The process to allow Data Partners to automatically answer cohort availability questions

CO-CONNECT is researching methods to enable researchers to determine how many people meet their research criteria within the various datasets across the UK using the Cohort Discovery Search Tool embedded within one website, the Health Data Research Innovation Gateway.

A secure computer is set up by each Data Partner which is separate from where identifiable data is stored, but still within the Data Partner’s secure environment. The Data Partner owns and controls that secure computer, it is not accessible by either CO-CONNECT or HDR UK personnel. Staff within each data partner create a copy of relevant data – with anything they deem to be sensitive or identifiable removed. This is known as pseudonymous data. For example, information like names, addresses, and specific dates of birth, dates of testing or care are removed, and identifiers are converted into new pseudonymous codes. The Data Partner then transfers this pseudonymous data on to the secure computer. 
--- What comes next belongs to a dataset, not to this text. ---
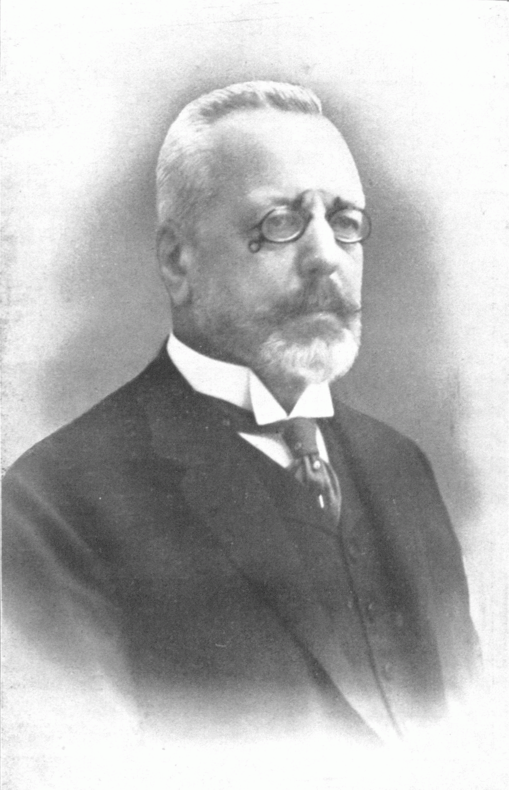 István Burián (Stephan Burián von Rajecz; 1852-1922), Hungarian politician

In our example all that is transferred by the Data Partner is about Jane Doe is the pseudonymous code, that this person had a positive PCR test on the 2nd week of August 2020 and the year of their birth.  

Software within the secure environment of the Data Partner will send a message out to the Gateway which will return any questions which need to be run on the data.  An example question could be “How many people in the dataset who have had a PCR test which was positive and were under the age of 40.”

The software will return a summary answer to each question which shows the number of people who meet the criteria, helping researchers discover the most useful data.